▶ _Try it_
Give back the line that contains "7/18/23 | 157.5 |" and every following line, exactly as they appear, through the end of the data.
*** Block opens ***
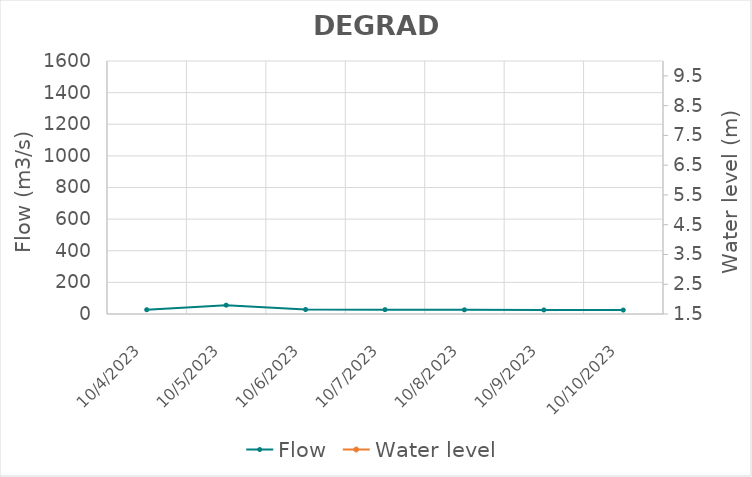
| Category | Flow |
|---|---|
| 7/20/23 | 162.38 |
| 7/19/23 | 164.13 |
| 7/18/23 | 157.5 |
| 7/17/23 | 159 |
| 7/16/23 | 153.52 |
| 7/15/23 | 150.98 |
| 7/14/23 | 158.65 |
*** Block closes ***
▶ _Answer box_
| 7/18/23 | 157.5 |
| 7/17/23 | 159 |
| 7/16/23 | 153.52 |
| 7/15/23 | 150.98 |
| 7/14/23 | 158.65 |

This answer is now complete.